Stephen Colbert looks at the GOP's remaining options to stop Donald Trump, shivers
Stephen Colbert often eases his viewers into his segments about the 2016 election with some sort of transition. On Wednesday's Late Show, it was The Bachelor, thanks to ex-bachelor Ben and his pick, Lauren, being in the audience. "Of course, the reality show everyone's talking about is the presidential election," Colbert said, and this week's big episode was the five states that voted on Tuesday. "People were calling it Super Tuesday Part III, and like all sequels, it's getting predictable and very expensive," he said.
Colbert began with the Democratic side, noting that Hillary Clinton beat Bernie Sanders in all five states, including Florida. "It is just so sad to see Bernie betrayed by the people he most resembles," he said, then moved on to the "interesting" race. He noted that Marco Rubio dropped out of the GOP contest after losing Florida to Donald Trump, then looked at who's left. Ohio Gov.
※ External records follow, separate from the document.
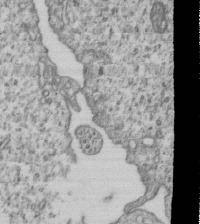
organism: Human
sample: MDA-MB-231 cells
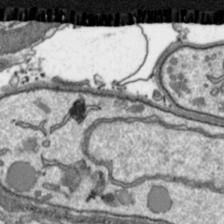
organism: Toxoplasma gondii
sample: Parasites in a vacuole inside a host cell
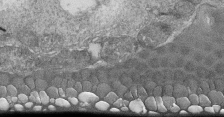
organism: Tetrahymena
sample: Cilia in tetrahymena
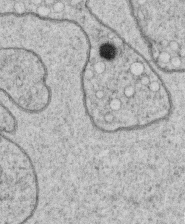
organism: C. elegans
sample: C. elegans oocyte; sperm cells
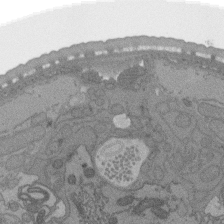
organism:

John Kasich won his home state — his first victory — then said he would win the nomination. Kasich is high, Colbert suggested, "because to secure the nomination at the convention in Cleveland this summer, Kasich would have to get 116 percent of the remaining delegates. We'd have to make him governor of every remaining state, plus some states we don't even have yet," like North Kentucksylvania and Massachippissippi. He had especial fun with Massachippissippi.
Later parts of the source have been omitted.